After looking into objc-runtime-new.h more carefully, I think that the lower 3 bits are actually flags: The fact that the class_rw_t pointer is combined with flags is "documented" here

and when looking at the definition of class_data_bits_t there are methods for splitting this into the actual class_rw_t* and the information that is encoded in the flags

    class_rw_t* data() const {
        return (class_rw_t *)(bits & FAST_DATA_MASK);

    bool isAnySwift() {
        return isSwiftStable() || isSwiftLegacy();
    }

    bool isSwiftStable() {
        return getBit(FAST_IS_SWIFT_STABLE);
    }

    bool isSwiftLegacy() {
        return getBit(FAST_IS_SWIFT_LEGACY);

The third flag seems to be FAST_HAS_DEFAULT_RR used here

All the flags are defined near the top of the header file

// class is a Swift class from the pre-stable Swift ABI
#define FAST_IS_SWIFT_LEGACY    (1UL<<0)
// class is a Swift class from the stable Swift ABI
#define FAST_IS_SWIFT_STABLE    (1UL<<1)
// class or superclass has default retain/release/autorelease/retainCount/
//   _tryRetain/_isDeallocating/retainWeakReference/allowsWeakReference
#define FAST_HAS_DEFAULT_RR     (1UL<<2)
// data pointer
#define FAST_DATA_MASK          0x00007ffffffffff8UL
ryanmkurtz commented 2 years ago

Thanks, i came across this too and had the same thoughts but wasn't 100% sure...I'm glad you have the same opinion on it. I'll mask off 3 bits if it's 64-bit and 2 bits if it's 32-bit.

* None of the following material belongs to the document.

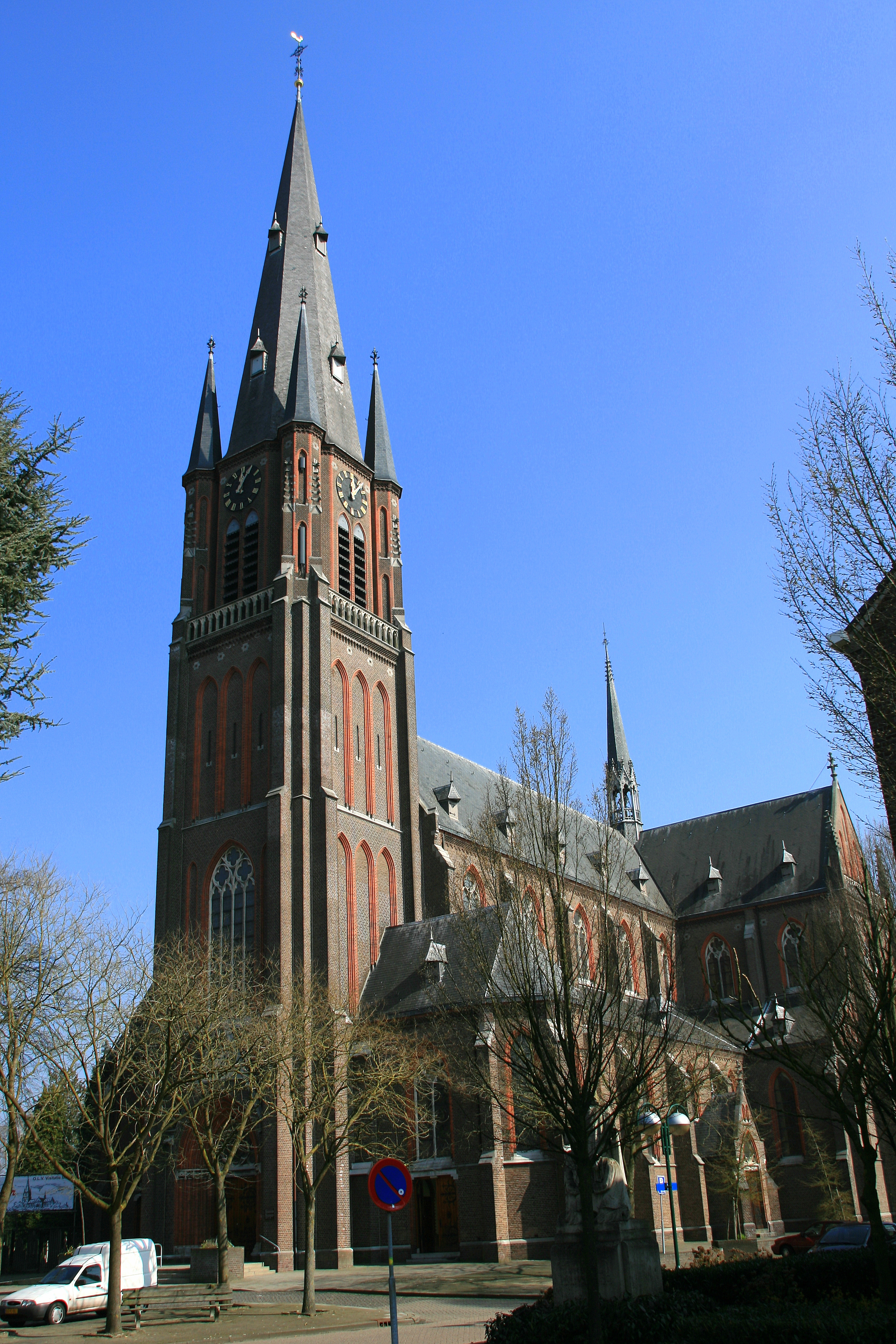 De R.K. kerk O.L. Vrouw Visitatie is een driebeukige neogotische kruisbasiliek uit 1904-'12 met hoge westtoren van vier geledingen, voorzien van naaldspits met flankerende torentjes. De rijzige kerk is naar ontwerp van C. Franssen opgetrokken in baksteen met vensteromlijstingen van lichtere, rode verblendsteen.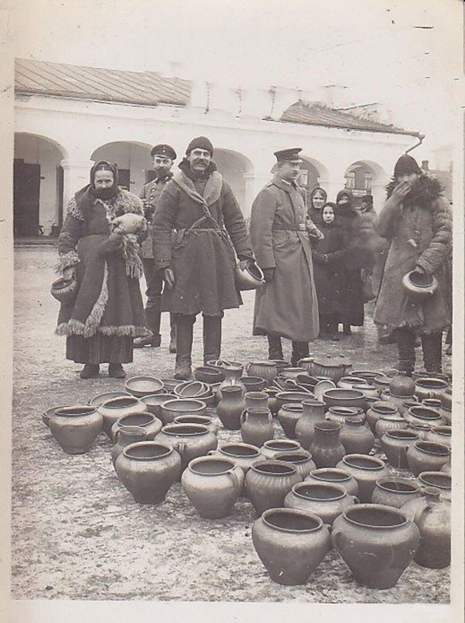 Беларуская (тарашкевіца): Пружаны (Pružany), пляц Рынак (plac Rynak)

ryanmkurtz commented 2 years ago

I am an Objective-C noob, but I'm starting to think patching our existing file isn't the right way to go in the long run. We should probably have a whole new set of files that parse objc4 (and 3?). Hopefully a lot of these changes are backwards compatible. Regardless, I'm putting these fixes into our existing files.

fmagin commented 2 years ago

The question is IMO what "in the long run" means. ObjC is basically being replaced by Swift as far as I understand, so I don't expect that there will be many changes to the ObjC data structures in the long run. I have been dealing with various ObjC MachO aarch64 Binaries (i.e. iOS Apps) in the last 2 years, and so far Ghidra has worked remarkably well overall. This issue here is basically the first case where things really broke in an obvious way.

ryanmkurtz commented 2 years ago

Ok, that's good to hear! I haven't worked in these files much before so I don't know the history of what's changed over the years.

BTW, the fixes I am putting in will address only the 2 main issues you found. The Leftover issues/artifacts will be addressed later with some changes we are putting in to make pointers more flexible. We will use your attached binary as an example for testing that when the time comes.